Da piccola il mio nome non era comune e i compagni di scuola, quando mi presentavo, mi chiedevano sempre del Paese delle Meraviglie. Così ho finito per crederci anch’io e mi sentivo davvero la protagonista di una favola.
Il principe era il mio papà, la strega potente invece mia madre Teresa.
Così, quando papà mi ha salutato davanti a scuola una mattina di tanti anni fa, non sospettavo certo che il mio mondo sereno, con la sua fuga, si sarebbe sgretolato.
Siamo rimaste la mamma e io. Il generale incorruttibile e una ragazzina di 13 anni con un nome ingombrante.
Poi, gli amici hanno reso sopportabile la mia vita finché non ho incontrato Mario, che ne ha cambiato la rotta. Ci siamo innamorati all’università, abbiamo condiviso sogni, minuscoli appartamenti e risate fino a tardi. Infine sono arrivati Silvia, ora all’ultimo anno di liceo, e Matteo, 13 anni e un’indolenza adolescenziale capace di farmi perdere la pazienza sempre e comunque.
Negli ultimi mesi, però, qualcosa si è incrinato. Mario parla poco. Torna tardi ed evita il mio sguardo. In settimana ho scoperto, quasi per caso, alcuni messaggi sul suo telefono. Nulla di esplicito, ma abbastanza per farmi sentire ingannata.
«Non è come pensi» ha detto senza troppa convinzione.
«E com’è, allora?» ho risposto, con la voce che tremava.
Da quella sera viviamo come coinquilini. Nessun piatto rotto, solo un silenzio pesante.

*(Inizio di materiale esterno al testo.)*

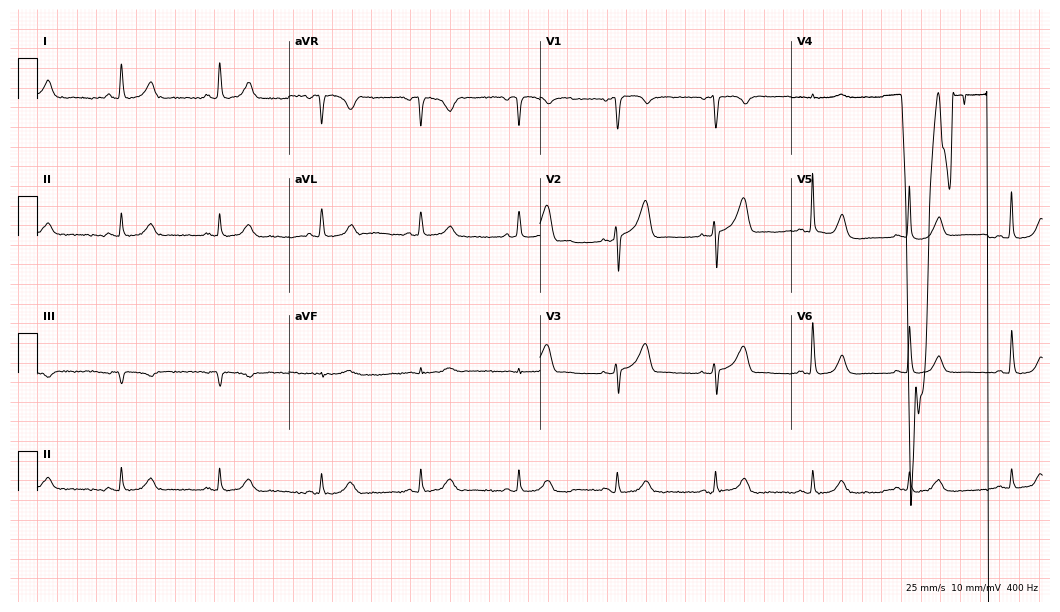
12-lead ECG from a woman, 72 years old (10.2-second recording at 400 Hz). No first-degree AV block, right bundle branch block, left bundle branch block, sinus bradycardia, atrial fibrillation or sinus tachycardia recorded for this tracing. Other findings, if any, are not listed.
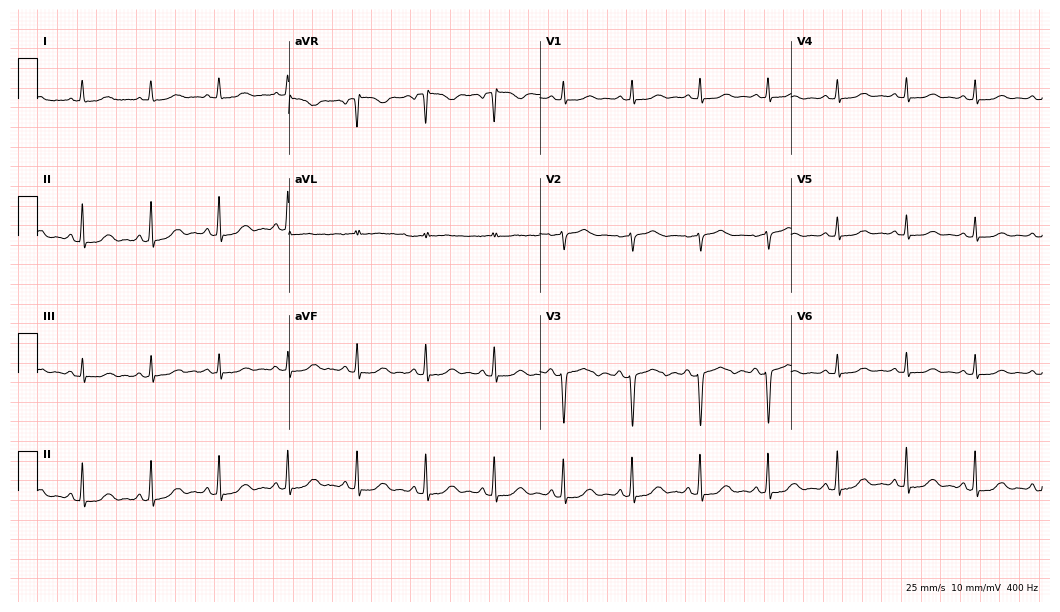
Resting 12-lead electrocardiogram (10.2-second recording at 400 Hz). Patient: a woman, 55 years old. None of these six findings is recorded: first-degree AV block, right bundle branch block, left bundle branch block, sinus bradycardia, atrial fibrillation, sinus tachycardia. Findings outside these six are not listed.

«No mamma, ma dormi pure, eh? Scusa se devo andare a scuola e non ho nulla da mettere!».
Silvia entra in camera come un ciclone, accende la luce e rovista, con malagrazia, nel cassetto dei miei maglioni. Sospetto che arrotolati al fondo del suo armadio troverei indumenti graziosi. Non è che le manchino i vestiti, è l’ordine il problema! Comunque come potrei raccontarle che la mia apparente pigrizia è l’esasperazione di un giocoliere che non sa più come tenere il suo mondo in equilibrio?

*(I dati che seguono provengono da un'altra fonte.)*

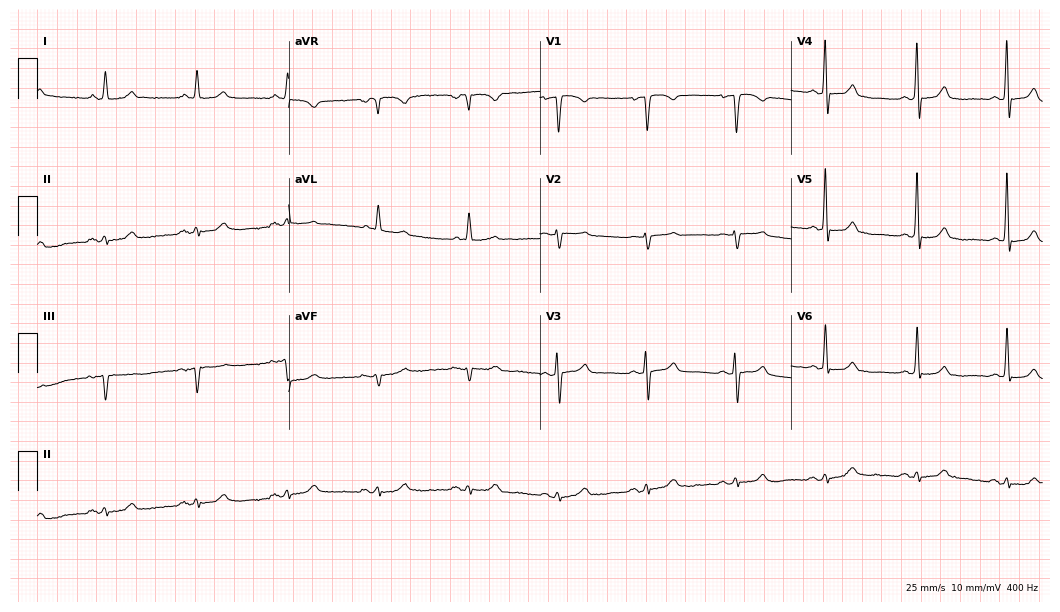
12-lead ECG from a female, 67 years old. Recorded interpretation: within normal limits.
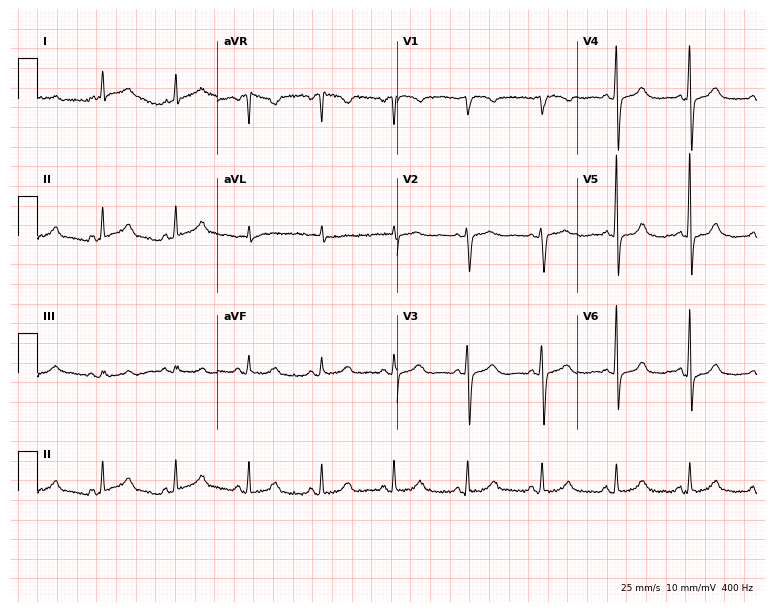
Electrocardiogram (7.3-second recording at 400 Hz), a woman, 75 years old. Overall reading on record: normal ECG.
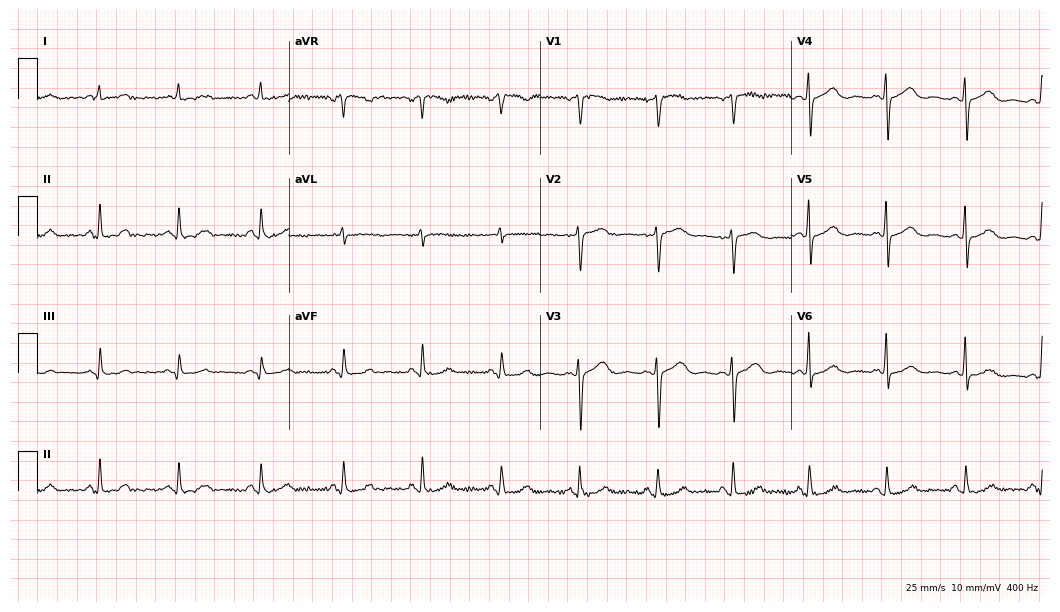
12-lead ECG from a 56-year-old female (10.2-second recording at 400 Hz). No first-degree AV block, right bundle branch block, left bundle branch block, sinus bradycardia, atrial fibrillation or sinus tachycardia recorded for this tracing.
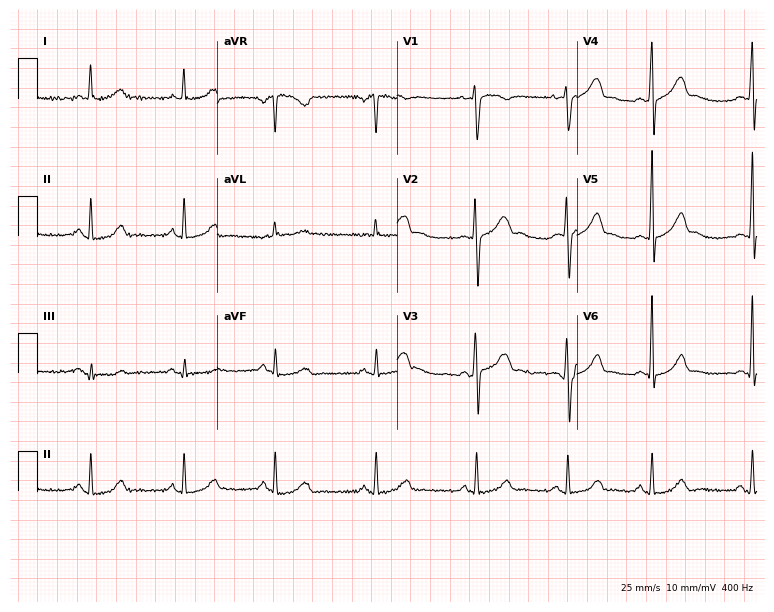
Resting 12-lead electrocardiogram (7.3-second recording at 400 Hz). Patient: a 29-year-old female. Read as a normal ECG.

Così le porgo una maglia verde bosco: «Questa farà risaltare i tuoi occhi» le dico complice. Lei esita, poi sorride e corre a prepararsi.
Altra questione è sbrandare il bell’addormentato.

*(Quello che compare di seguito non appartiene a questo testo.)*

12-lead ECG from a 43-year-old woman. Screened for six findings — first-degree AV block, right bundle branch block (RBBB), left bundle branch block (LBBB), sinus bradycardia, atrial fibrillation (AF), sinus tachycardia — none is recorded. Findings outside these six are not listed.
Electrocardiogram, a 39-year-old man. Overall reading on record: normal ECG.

Secondo Matteo devo stare chill (cioè serena) se lui non si sveglia, se non studia, se cambia tipa (ragazza) con più frequenza dei calzini. Insomma, non devo agitarmi se lui gioca in panchina la sua esistenza. Al contrario dovrei sostenerlo e credere, come il suo allenatore (e un po’ suo padre), di avere in casa un nuovo fenomeno del calcio. Lì sì che è sempre puntuale e motivato. Detesto che lo sport sia il suo unico interesse e che parli con tanta sciatteria.
Ci tengo: Mario e io volevamo sposarci, i soldi erano pochi e il concorso per insegnare le mie amate materie letterarie è arrivato tanto atteso quanto ostico. Bocciata. Sono entrata invece nell’ufficio di segreteria di una scuola vicina a casa. Senza rimpianto ho messo da parte i sogni professionali per uno più grosso: una famiglia unita, quello che a me è mancato.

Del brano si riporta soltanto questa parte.